In mathematics, the Barnes-Wall lattice $BW_{16}$, discovered by Eric Stephen Barnes and G. E. (Tim) Wall, is the 16-dimensional positive-definite even integral lattice of discriminant 2^{8} with no norm-2 vectors. It is the sublattice of the Leech lattice fixed by a certain automorphism of order 2, and is analogous to the Coxeter-Todd lattice.

The automorphism group of the Barnes-Wall lattice has order 89181388800 = 2^{21} 3^{5} 5^{2} 7 and has structure 2^{1+8} PSO_{8}^{+}(F_{2}).

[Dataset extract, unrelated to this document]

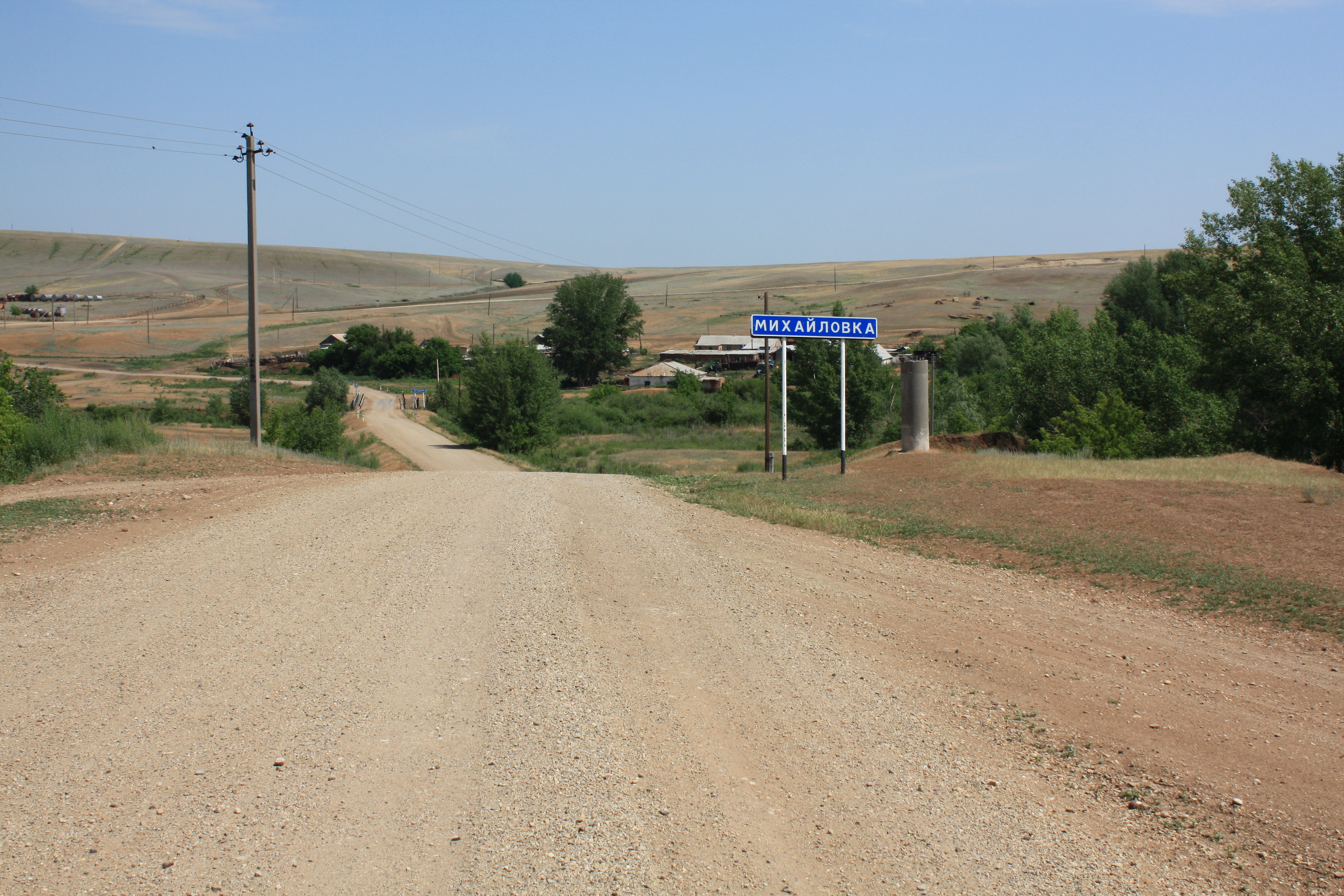 Въезд в Михайловку. Мост через Бердянку

There are 4320 vectors of norm 4 in the Barnes-Wall lattice (the shortest nonzero vectors in this lattice).

The genus of the Barnes-Wall lattice was described by Scharlau & Venkov (1994) and contains 24 lattices; all the elements other than the Barnes-Wall lattice have root system of maximal rank 16.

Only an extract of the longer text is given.